Un negoziato per Brexit più complicato
Per Angela Merkel muterà probabilmente anche un po’ la prospettiva di azione: prima la politica interna, prima pensare a puntellare l’esecutivo e il governo, rendendo solida la possibile coalizione a tre teste Giamaica (così chiamata per i colori dei tre partiti che la dovrebbero comporre e che richiamano la bandiera della Giamaica) e solo dopo dedicarsi alle questioni europee. La principale di esse è certamente la Brexit. Angela Merkel non ha mai praticamente citato la cosa in campagna elettorale e certamente non sarà una sua priorità anche dopo. Tanto più che il 12% abbondante di Afd potrà anche essere in qualche modo contrastato con una minore morbidezza verso chi dall’Unione è uscito, come i britannici, a mostrare i rischi e le conseguenze reali economiche, per le tasche di tutti, della dipartita dall’Europa.

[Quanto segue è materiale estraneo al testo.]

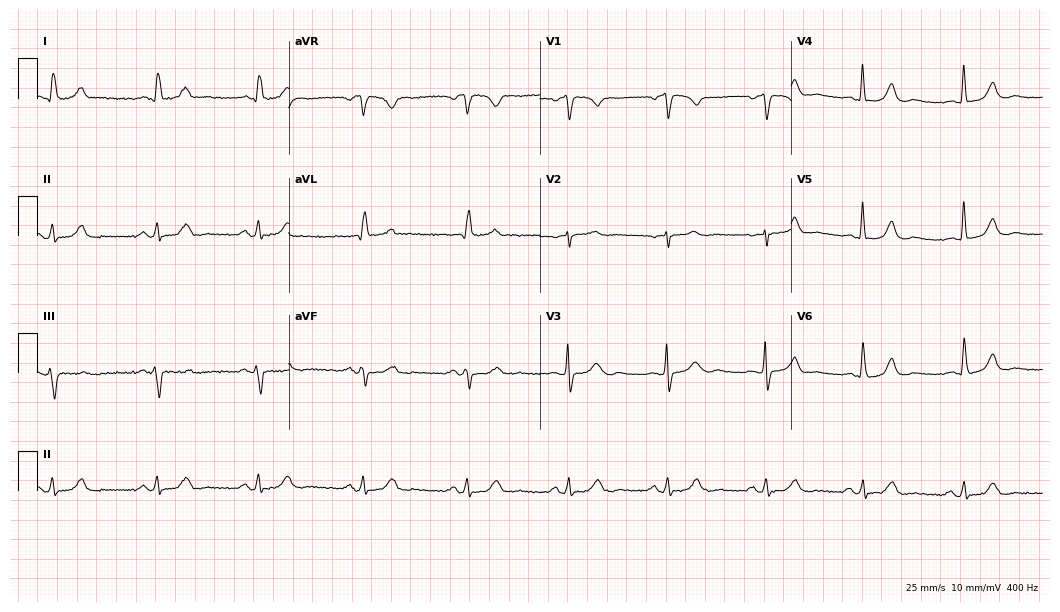
12-lead ECG from a 64-year-old female. Recorded interpretation: within normal limits.

Un’instabilità tedesca fa male all’Europa
Abbiamo parlato di una possibile, difficoltosa, soluzione a tre teste per il governo tedesco. Ma, come giustamente sottolineano molti commentatori tra cui quelli di Bloomberg, questo comporterà lunghe trattative e la probabilità di rimandare la nascita dell’esecutivo fino a Natale. Nel 2013 furono 86 i giorni necessari per arrivare ad un governo e molti temono che dovremo attendere anche di più a questo giro. In Germania una coalizione Cdu-liberali-verdi governa nello Schleswig-Holstein, lo stato settentrionale al confine con la Danimarca. Seppure con diffidenza alcuni politici verdi hanno già accennato a possibili proposte concrete per entrare al governo, come un piano passo passo per uscire dall’utilizzo del carbone.
Un’altra opzione, ancora più difficile, potrebbe essere la nascita di un governo di minoranza Cdu, cioè con soli ministri Cdu e i voti da cercare di volta in volta, per ogni provvedimento, tra socialisti, verdi, liberali. Quello che è certo è che l’instabilità del motore tedesco sarebbe critica per tutta l’Europa: farsi vedere più forte all’interno potrebbe anche significare dare maggiore ascolto a quei falchi della Cdu che apertamente criticano le politiche “troppo dispendiose” della Banca Centrale Europea di Mario Draghi, come il quantitative easing e che sono essenziali per la nostra tenuta economica.